Items listed in a dataset
=====

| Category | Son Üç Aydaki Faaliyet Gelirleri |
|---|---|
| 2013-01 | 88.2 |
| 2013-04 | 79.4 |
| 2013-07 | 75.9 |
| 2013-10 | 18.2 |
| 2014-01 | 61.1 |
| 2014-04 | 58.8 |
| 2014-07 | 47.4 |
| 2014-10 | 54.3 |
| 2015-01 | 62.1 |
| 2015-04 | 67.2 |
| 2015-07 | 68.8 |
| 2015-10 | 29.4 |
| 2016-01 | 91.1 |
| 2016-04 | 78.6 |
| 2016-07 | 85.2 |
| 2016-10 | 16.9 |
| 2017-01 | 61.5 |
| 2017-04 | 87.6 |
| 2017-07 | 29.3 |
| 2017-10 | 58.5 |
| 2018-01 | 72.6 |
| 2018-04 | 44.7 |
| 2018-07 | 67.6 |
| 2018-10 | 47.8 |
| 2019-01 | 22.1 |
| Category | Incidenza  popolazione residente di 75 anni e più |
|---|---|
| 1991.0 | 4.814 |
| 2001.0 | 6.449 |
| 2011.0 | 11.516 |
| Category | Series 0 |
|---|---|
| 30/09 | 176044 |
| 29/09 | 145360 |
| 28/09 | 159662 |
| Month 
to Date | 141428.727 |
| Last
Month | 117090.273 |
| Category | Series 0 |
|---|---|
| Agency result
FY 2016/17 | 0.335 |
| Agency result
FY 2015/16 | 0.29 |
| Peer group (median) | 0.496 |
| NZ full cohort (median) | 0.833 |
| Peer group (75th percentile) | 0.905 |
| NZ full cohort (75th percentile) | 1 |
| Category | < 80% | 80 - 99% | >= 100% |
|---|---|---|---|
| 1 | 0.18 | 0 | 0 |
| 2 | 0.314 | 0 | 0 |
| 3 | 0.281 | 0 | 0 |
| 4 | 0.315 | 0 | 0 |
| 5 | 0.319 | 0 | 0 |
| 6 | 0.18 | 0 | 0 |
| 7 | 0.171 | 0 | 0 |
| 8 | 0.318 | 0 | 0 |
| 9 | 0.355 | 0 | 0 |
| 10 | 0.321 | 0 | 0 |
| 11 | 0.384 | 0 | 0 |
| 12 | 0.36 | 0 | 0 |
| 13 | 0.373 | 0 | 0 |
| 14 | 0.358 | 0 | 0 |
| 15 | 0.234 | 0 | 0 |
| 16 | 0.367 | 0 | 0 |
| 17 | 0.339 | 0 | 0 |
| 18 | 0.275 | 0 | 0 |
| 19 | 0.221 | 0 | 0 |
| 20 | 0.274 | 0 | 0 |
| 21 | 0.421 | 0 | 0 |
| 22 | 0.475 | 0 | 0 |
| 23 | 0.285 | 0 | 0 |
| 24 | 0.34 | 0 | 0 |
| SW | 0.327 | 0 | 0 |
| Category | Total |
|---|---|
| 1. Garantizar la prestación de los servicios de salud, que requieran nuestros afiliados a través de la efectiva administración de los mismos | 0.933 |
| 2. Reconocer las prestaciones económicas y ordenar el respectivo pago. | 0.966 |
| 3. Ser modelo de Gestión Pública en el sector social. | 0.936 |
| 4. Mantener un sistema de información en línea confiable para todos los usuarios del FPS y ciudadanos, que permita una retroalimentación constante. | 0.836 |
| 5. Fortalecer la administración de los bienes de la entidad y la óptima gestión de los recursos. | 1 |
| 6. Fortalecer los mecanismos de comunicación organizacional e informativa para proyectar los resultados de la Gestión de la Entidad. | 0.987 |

=====

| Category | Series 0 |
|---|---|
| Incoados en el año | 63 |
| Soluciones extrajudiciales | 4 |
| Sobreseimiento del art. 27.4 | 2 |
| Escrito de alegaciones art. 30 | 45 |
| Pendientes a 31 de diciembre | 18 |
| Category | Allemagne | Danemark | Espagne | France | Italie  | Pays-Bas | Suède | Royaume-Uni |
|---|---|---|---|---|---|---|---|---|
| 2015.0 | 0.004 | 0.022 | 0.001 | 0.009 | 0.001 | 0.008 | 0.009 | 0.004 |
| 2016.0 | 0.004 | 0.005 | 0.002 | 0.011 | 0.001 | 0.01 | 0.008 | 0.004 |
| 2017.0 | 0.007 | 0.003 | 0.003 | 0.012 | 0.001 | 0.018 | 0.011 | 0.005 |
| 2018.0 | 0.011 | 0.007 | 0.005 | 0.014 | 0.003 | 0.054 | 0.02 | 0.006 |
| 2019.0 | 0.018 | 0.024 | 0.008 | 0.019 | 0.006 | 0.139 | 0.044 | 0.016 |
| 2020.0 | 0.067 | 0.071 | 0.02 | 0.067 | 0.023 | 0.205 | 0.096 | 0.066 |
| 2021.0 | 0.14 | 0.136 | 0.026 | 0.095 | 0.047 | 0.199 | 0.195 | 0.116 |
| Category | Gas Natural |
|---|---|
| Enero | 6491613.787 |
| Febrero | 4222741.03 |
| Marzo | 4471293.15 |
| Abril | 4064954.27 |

=====

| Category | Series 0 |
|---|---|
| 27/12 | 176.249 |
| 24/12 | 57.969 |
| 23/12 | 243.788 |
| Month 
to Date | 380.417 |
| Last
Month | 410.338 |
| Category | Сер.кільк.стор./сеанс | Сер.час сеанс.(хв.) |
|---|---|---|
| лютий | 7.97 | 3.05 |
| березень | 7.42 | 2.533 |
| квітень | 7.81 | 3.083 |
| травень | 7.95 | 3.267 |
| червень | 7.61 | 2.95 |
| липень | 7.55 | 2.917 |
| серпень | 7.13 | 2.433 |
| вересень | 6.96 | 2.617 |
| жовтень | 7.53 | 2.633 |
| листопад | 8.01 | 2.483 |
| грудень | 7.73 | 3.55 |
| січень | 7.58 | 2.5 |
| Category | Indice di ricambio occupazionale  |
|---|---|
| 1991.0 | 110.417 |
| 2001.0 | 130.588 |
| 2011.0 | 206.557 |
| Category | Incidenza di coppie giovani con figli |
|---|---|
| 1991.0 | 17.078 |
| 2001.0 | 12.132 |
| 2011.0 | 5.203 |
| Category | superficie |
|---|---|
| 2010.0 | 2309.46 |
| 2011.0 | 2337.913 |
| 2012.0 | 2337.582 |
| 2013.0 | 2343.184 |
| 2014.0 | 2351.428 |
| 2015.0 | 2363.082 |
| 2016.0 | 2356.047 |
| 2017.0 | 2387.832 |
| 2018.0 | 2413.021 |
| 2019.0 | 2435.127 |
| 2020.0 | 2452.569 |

=====

**EXERCISE OBJECTIVE:** Your task is to retype the entries verbatim, starting with the line that holds "2016-04 | 78.6 |" and stopping after the line that holds "FY 2015/16 | 0.29 |".

**EXERCISE RESPONSE:**
| 2016-04 | 78.6 |
| 2016-07 | 85.2 |
| 2016-10 | 16.9 |
| 2017-01 | 61.5 |
| 2017-04 | 87.6 |
| 2017-07 | 29.3 |
| 2017-10 | 58.5 |
| 2018-01 | 72.6 |
| 2018-04 | 44.7 |
| 2018-07 | 67.6 |
| 2018-10 | 47.8 |
| 2019-01 | 22.1 |
| Category | Incidenza  popolazione residente di 75 anni e più |
|---|---|
| 1991.0 | 4.814 |
| 2001.0 | 6.449 |
| 2011.0 | 11.516 |
| Category | Series 0 |
|---|---|
| 30/09 | 176044 |
| 29/09 | 145360 |
| 28/09 | 159662 |
| Month 
to Date | 141428.727 |
| Last
Month | 117090.273 |
| Category | Series 0 |
|---|---|
| Agency result
FY 2016/17 | 0.335 |
| Agency result
FY 2015/16 | 0.29 |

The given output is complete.